Get close enough to the car so that your app shows Phone Key Connected (in Bluetooth range).
Press Unlock icon (this will try to unlock via Bluetooth instead of LTE).
If Bluetooth connection is working, car should flash lights and unlock.
If this fails, try toggling Bluetooth on/off or Airplane mode on/off.
After unlock/wake, car will now be listening on WiFi instead of LTE.
In a few seconds, if car now shows as awake in app, then it was an LTE problem at car.
If car still doesn't show as awake, could be WiFi problem or phone/app problem.
If it was LTE problem, go to car and put it in gear. Does the LTE icon have a slash through it? If so, could be LTE module problem. Replacing module has solved this for some of us.
For possible phone/app problem, toggle Bluetooth on/off and Airplane mode on/off.


----------



## airj1012 (Jan 29, 2019)

Wow! What a diagnostic!

9) In a few seconds, if car now shows as awake in app, then it was an LTE problem at car.

I had to close the iOS application after unlocking, but on reload the car was awake (after unlocking the car via app bluetooth)

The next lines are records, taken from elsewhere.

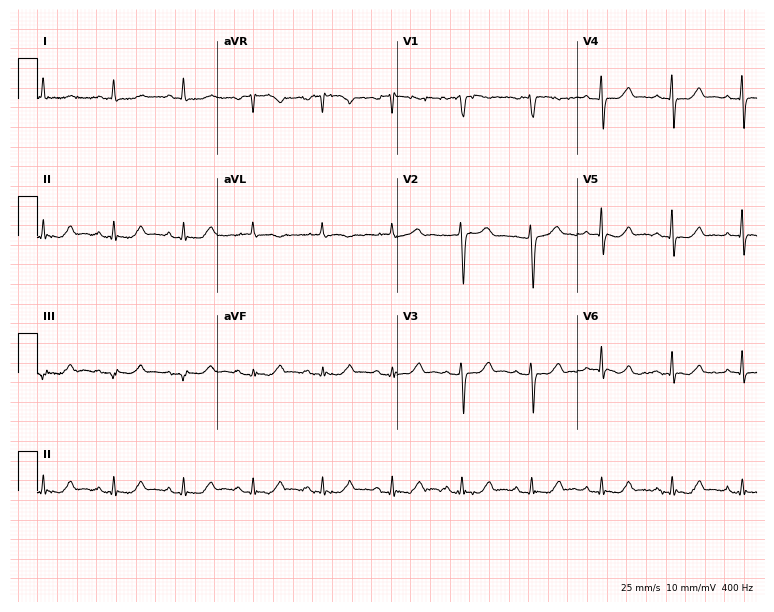
Resting 12-lead electrocardiogram. Patient: a 66-year-old female. None of these six findings is recorded: first-degree AV block, right bundle branch block (RBBB), left bundle branch block (LBBB), sinus bradycardia, atrial fibrillation (AF), sinus tachycardia.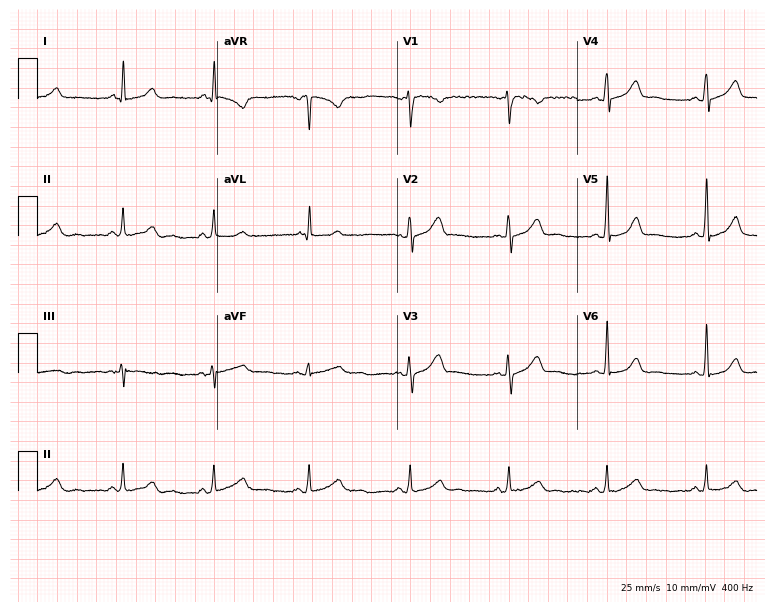
ECG — a woman, 42 years old. Screened for six findings — first-degree AV block, right bundle branch block, left bundle branch block, sinus bradycardia, atrial fibrillation, sinus tachycardia — none is recorded. Findings outside these six are not listed.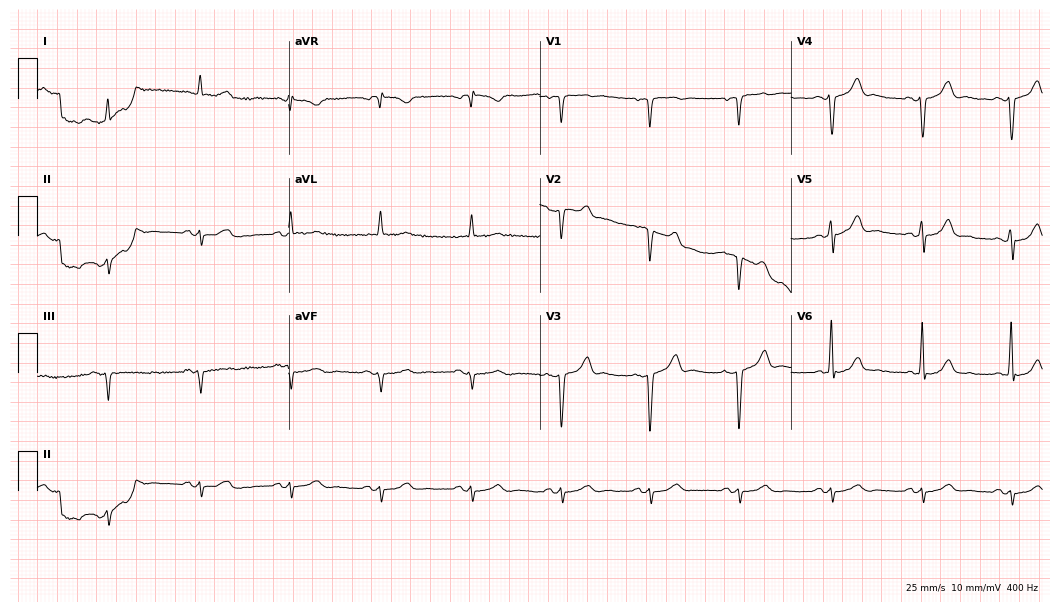
ECG — a male, 74 years old. Screened for six findings — first-degree AV block, right bundle branch block, left bundle branch block, sinus bradycardia, atrial fibrillation, sinus tachycardia — none is recorded. Other findings, if any, are not listed.

11) If it was LTE problem, go to car and put it in gear. Does the LTE icon have a slash through it? If so, could be LTE module problem. Replacing module has solved this for some of us.

Got into the car and it had 3-4 bars of LTE.

Thanks for all the assistance. Scheduled an appointment with Tesla in 2 weeks. We'll see!


----------



## RickO2018 (Mar 13, 2018)

NR4P said:


> I can attest to more problems waking up the car to connect. Noted it about 2-3 weeks ago. Car and phone have strong cell signals. One time I turned on Airplane mode and then turned off Airplane mode and it connected. Not sure if its the App or the car. But after 3 years of ownership, its more of a problem now.


I noticed this problem a couple times after latest update. However, I also noticed it only happened at home leading me to suspect my WiFi. I rebooted everything, gateway, router, Wifi extension, and iPhone, and haven't had the problem since.


----------



## DWolvin (Mar 31, 2018)

Since my update (admittedly recent), my car has connected 100%. It might be slow to wake (up to 25 seconds), but it wakes.


----------



## airj1012 (Jan 29, 2019)

After Tesla looked through my log files, I was told it was either due to using a 3rd party app or poor cell signal. I do have a 3rd party application and think that's likely the culprit than cell phone location. I use Stats ONLY to turn on the climate control via Siri command on Apple Watch. Wish Tesla would develop for this and then I wouldn't need to have a 3rd party app.

They recommended that I delete the 3rd party application and change MyTesla account password.


----------



## Mike (Apr 4, 2016)

airj1012 said:


> After Tesla looked through my log files, I was told it was either due to using a 3rd party app or poor cell signal. I do have a 3rd party application and think that's likely the culprit than cell phone location. I use Stats ONLY to turn on the climate control via Siri command on Apple Watch. Wish Tesla would develop for this and then I wouldn't need to have a 3rd party app.
> 
> They recommended that I delete the 3rd party application and change MyTesla account password.


Please update us with your results after following their recommendation. Thanks. Cheers.


----------



## NR4P (Jul 14, 2018)

airj1012 said:


> After Tesla looked through my log files, I was told it was either due to using a 3rd party app or poor cell signal. I do have a 3rd party application and think that's likely the culprit than cell phone location. I use Stats ONLY to turn on the climate control via Siri command on Apple Watch. Wish Tesla would develop for this and then I wouldn't need to have a 3rd party app.
> 
> They recommended that I delete the 3rd party application and change MyTesla account password.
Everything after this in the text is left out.